Seperti yang diungkapkan Ketua RT 03 Desa Jambu Luwuk, Deni, yang mengaku kesal kepada pemilik Chevili, karena pengusaha resort dan camp yang sudah membangun lahan parkir di wilayah Desa Jambuluwuk itu, dinilai tidak menghargai keberadaan warga maupun pengurus setempat.
"Saya dan warga tidak dianggap sama sekali oleh pemilik Chevily. Buktinya membangun lahan parkir untuk pengunjung ke Chevily yang ada di wilayah kami saja, pemilik tidak minta izin lingkungan,"katanya, kepada wartawan saat berada di lokasi lahan parkir Chevily, Selasa 10 Mei 2022.
Menurutnya, sikap tidak peduli terhadap warga dan lingkungan, sudah dimulai pada saat melakukan kegiatan pengerukan tanah yang tadinya tebing menjadi rata.
"Walaupun lahan yang diratakan itu miliknya, tapi izin warga atau lingkungan harusnya ada. Ini mulai pertama pengerukan sampai selesainya pembangunan lahan parkir, pemilik Chevily tidak pernah minta izin," jelas Deni.
Deni minta agar Pemerintah Kabupaten (Pemkab) Bogor, menindak tegas pengusaha yang tidak menghargai lingkungan dan melanggar aturan, seperti pemilik Chevily.
"Jangan mentang-mentang pengusaha besar, mulai dari etika hingga aturan pun dilanggar semua. Izin warga atau lingkungan, sudah seharusnya ditempuh pengusaha. Kalau sampai dibiarkan saja, akan banyak lagi di Kabupaten Bogor pengusaha yang tidak patuh terhadap aturan," tegasnya.

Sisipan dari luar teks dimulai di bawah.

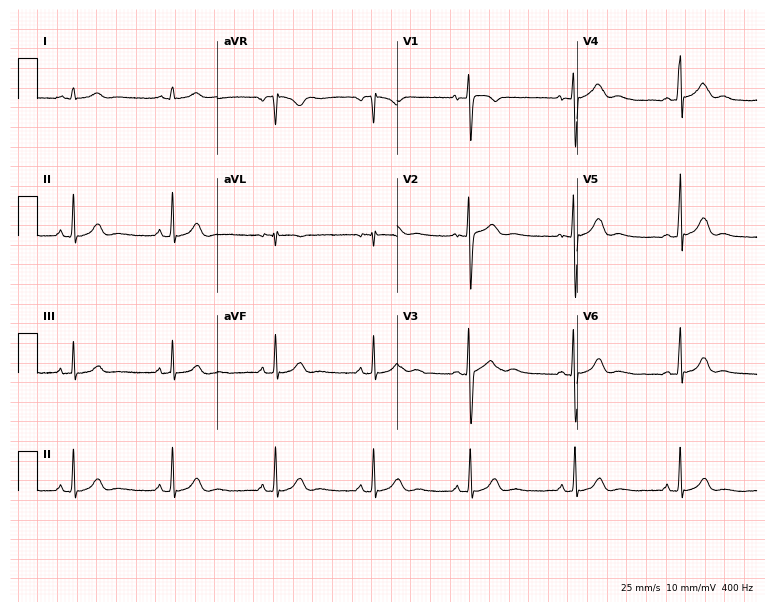
12-lead ECG from a 19-year-old female patient. Labelled as a normal ECG.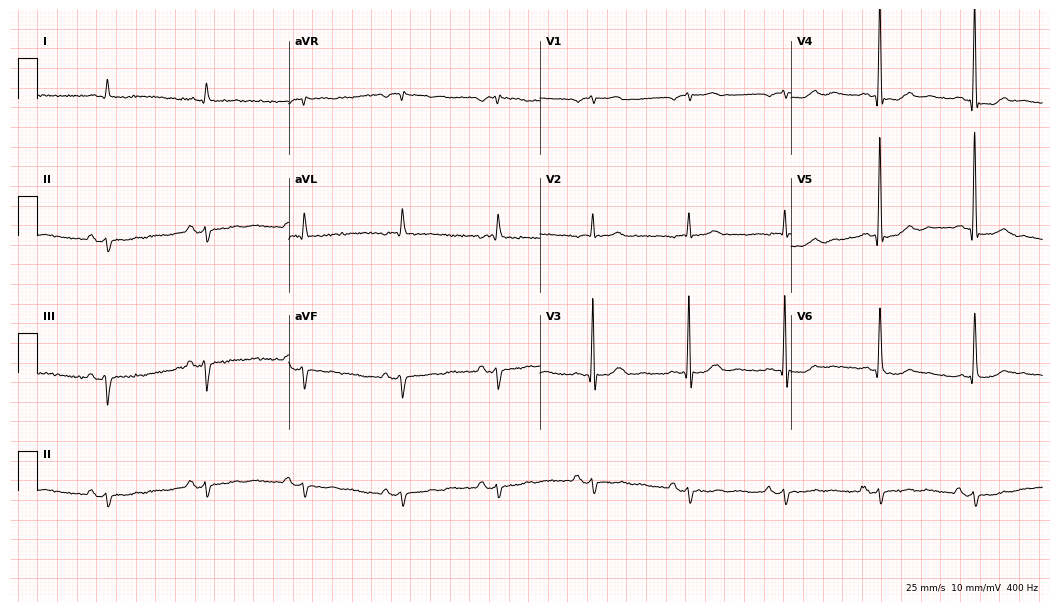
12-lead ECG from a male patient, 84 years old. Screened for six findings — first-degree AV block, right bundle branch block, left bundle branch block, sinus bradycardia, atrial fibrillation, sinus tachycardia — none is recorded.

Senada dengan RT, Ketua RW 01 Desa Jambu Luwuk, Nurhadi pun menyatakan kekesalan yang sama. Dimana, warga Kampung Cukangaleuh yang lokasinya berada di depan pintu masuk Chevily, hanya mendapatkan dampak negatifnya saja.
Nurhadi juga membenarkan keberadaan lahan parkir milik Chevily yang ada di wilayahnya, belum mengantongi perizinan dari warga atau lingkungan setempat.
"Seperti dua hari setelah lebaran, lahan parkir yang baru selesai dibangun dan sudah dioperasikan, mengakibatkan terjadi kemacetan di Jalan Cibedug Cibedug. Bayangkan saja, saking macetnya dari Gugunung pukul 15.00 WIB, sampai ke rumah sekitar pukul 21.00 WIB," jelasnya.
Untuk itu, Nurhadi bersama warga dan RT, sudah berkomitmen tidak akan begitu saja memberikan izin lingkungan kepada pengusaha Chevily, terkait pembangunan lahan parkir tersebut.
"Saya akan minta surat perjanjian secara tertulis. Jadi bukan hanya sebatas anggaran koordinasi saja, tapi saya juga akan minta agar ada kontribusi per bulan untuk lingkungan dari hasil parkir," paparnya.